Modelling of RC beam-column sub-assemblages under sudden column loss scenario
2020-04-09T09:35:17Z (GMT) by
The design of structures against disproportionate collapse is commonly achieved through structural assessment under a sudden column loss scenario. In this regard, a novel framework has been previously developed at Imperial College London, aiming to improve the accuracy of robustness assessment whilst maintaining a certain level of practicality. To predict the dynamic behaviour under sudden column loss, the framework transforms the nonlinear static response of a structure into a pseudo-static response through principles of energy balance. Furthermore, the response of an entire structure can be obtained based on the assemblage of its individual components.
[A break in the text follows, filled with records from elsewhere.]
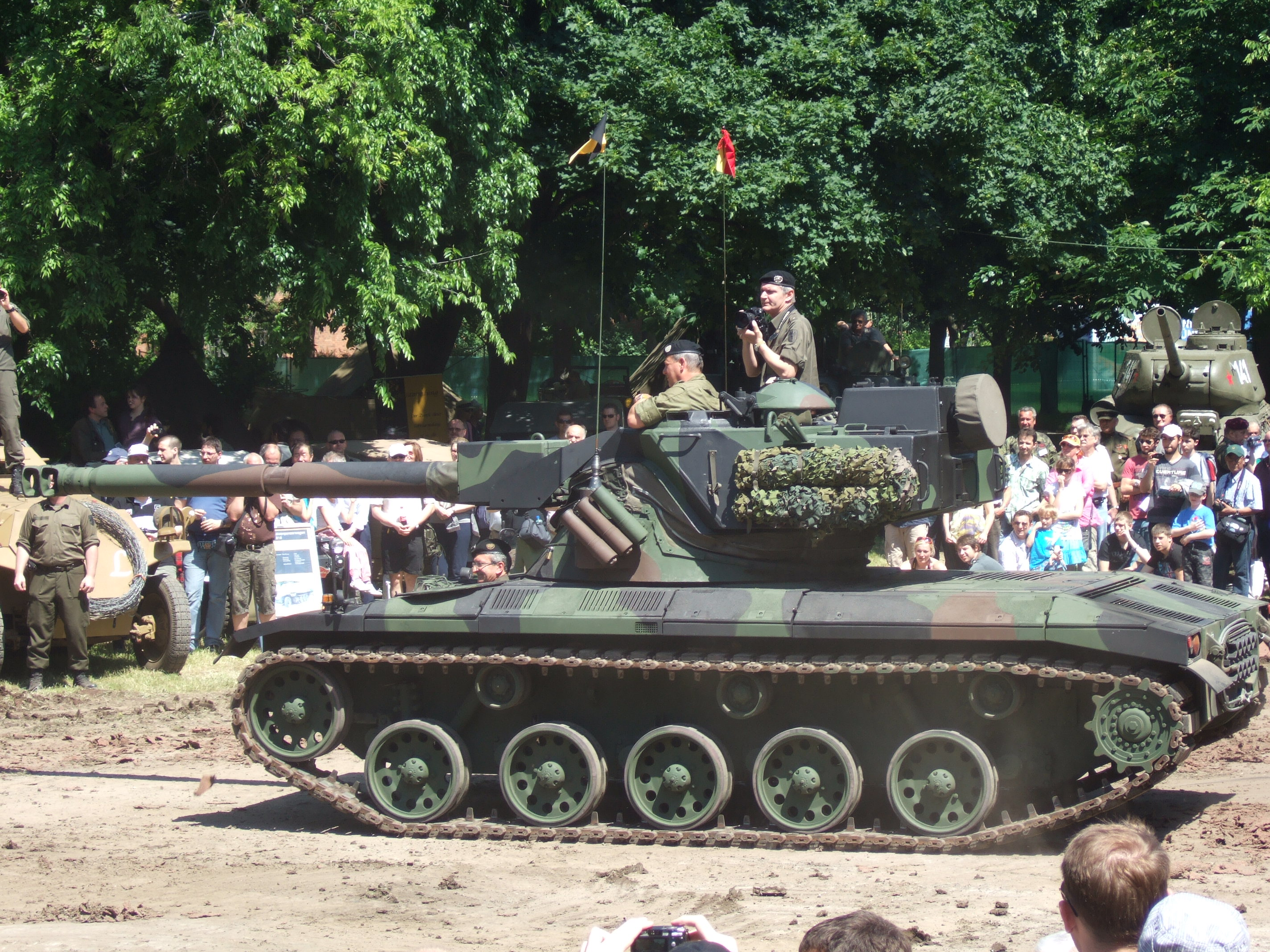 Jagdpanzer Kürassier des Heeresgeschichtlichen Museums (HGM) bei einer Vorführung der Veranstaltung "Auf Rädern und Ketten" im HGM.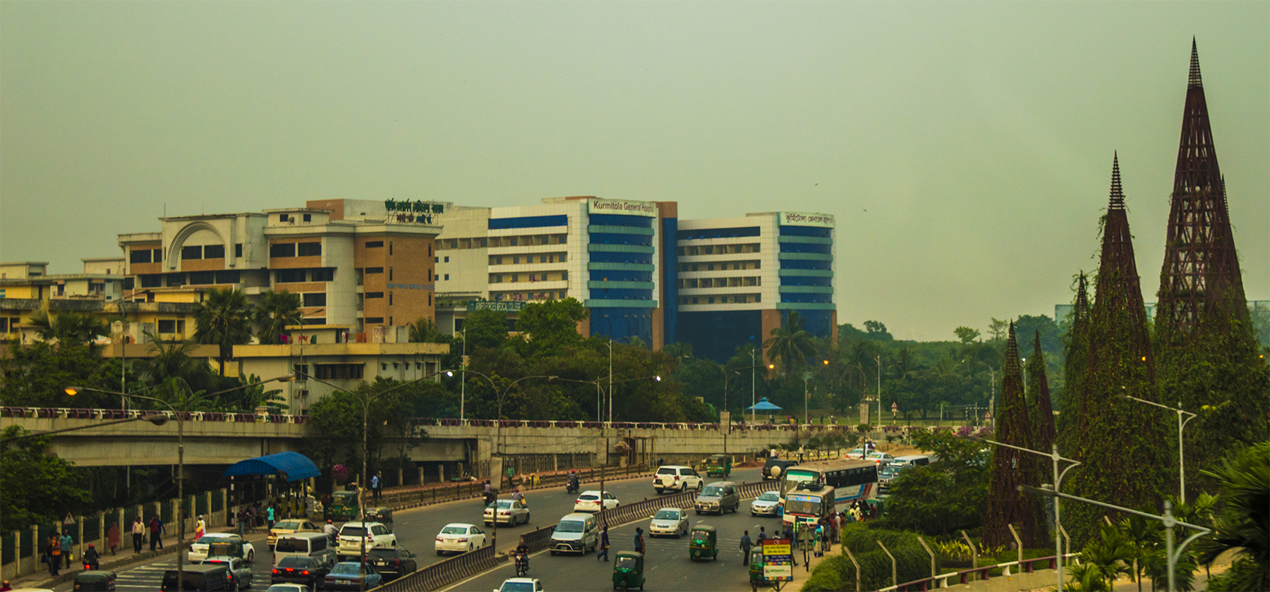 Dhaka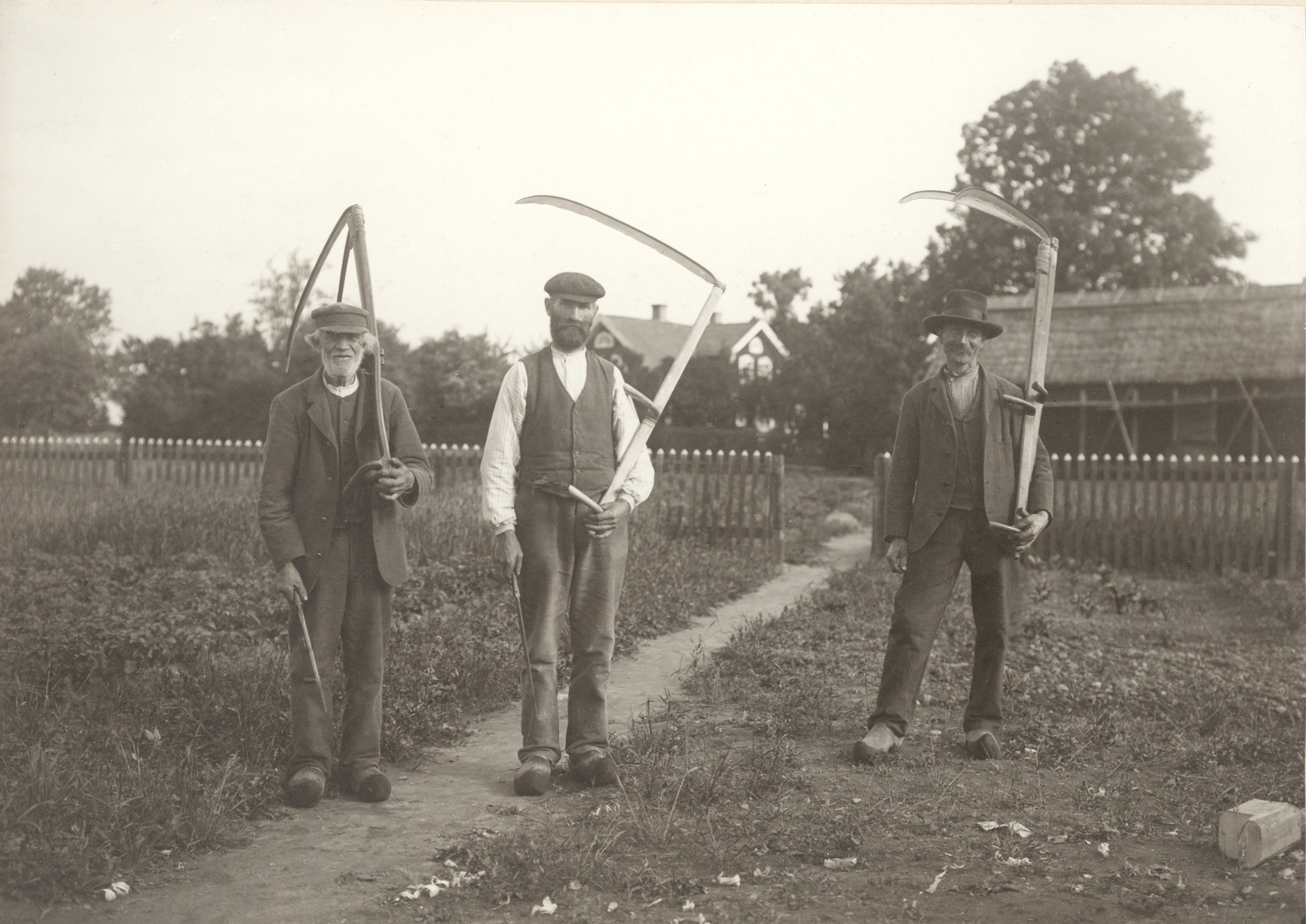 Slåtter, män med liar. Småland, Södra Möre hd, Torsås sn. ”Slotterkarlar vid ’Toras’ i Slätafly, Torsås socken”. Foto d. 5 Juli 1904.

As such, the structural assessment under sudden column loss can be performed, for example, by simply providing the nonlinear static response of a beam-column sub-assemblage (BCSA) extracted from the structure. Complement to the above framework, this paper aims to propose efficient numerical models to predict the nonlinear static response of RC BCSAs under column loss scenarios. The BCSAs are modelled in the nonlinear finite element analysis program ADAPTIC using one-dimensional fibre-beam elements and a combination of joint/link elements. To reproduce the fracture of reinforcement, a uniaxial steel constitutive model is developed, in which a tensile softening branch follows an exponential degrading function. Two approaches are employed to assess the relevance of considering bond-slip. The first approach, which uses conventional fibre-beam elements, is more simplistic, with the inherent assumptions of linear cross-sectional strain distribution and full-bond between reinforcement and concrete. The second approach is more sophisticated since it relies on two separate elements for the modelling of concrete and reinforcement/bond, respectively. Lastly, parametric studies are performed to assess the sensitivity of the predicted nonlinear static response to various model parameters, including the tensile softening rate of reinforcement and the bond strength.